Now I must admit that I have read only a few of Ms. Schrambling's articles in the Times (I only get the Sunday Times in print - I read the Food section on Wednesdays online sometimes). Ordinarily she does not strike me as elitist either. I do think that her criticism of Madison's choice of ingredients is unfounded, though. This book could not be construed as a first step, beginners cookbook. I contend that if the book is of interest to someone in the first place, they are probably already pretty good at dealing with ingredients. Even if they are not, though, it does not take a culinary degree to come up with the idea that ordinary yogurt might make a reasonable substitute for goat's milk yogurt if that's not available.

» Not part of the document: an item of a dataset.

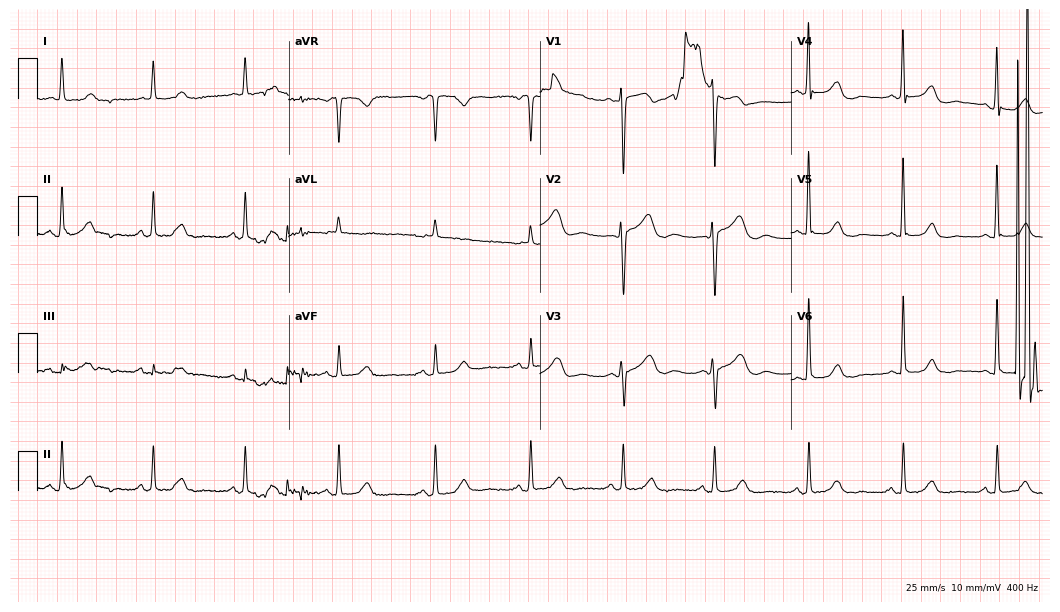
12-lead ECG from a woman, 87 years old. Recorded interpretation: within normal limits.

To hear Ms. Madison's point of view first hand, I invite everyone to listen to her interview from last week at

http://wsui.uiowa.edu/iowa_talks.htm

Just scroll down to August 15 and listen to this archive interview on Realplayer.


----------



## suzanne (May 26, 2001)

Devotay, I do understand your point. But remember that however much they believe themselves to be the national paper of record, the newspaper is still the *New York* Times. Any such NYC-centrism is to be expected. Were a writer in _USA Today_ to put it that way, I'd be much more suspect of the motivation (not to say amazed that it should be in there at all!  )


----------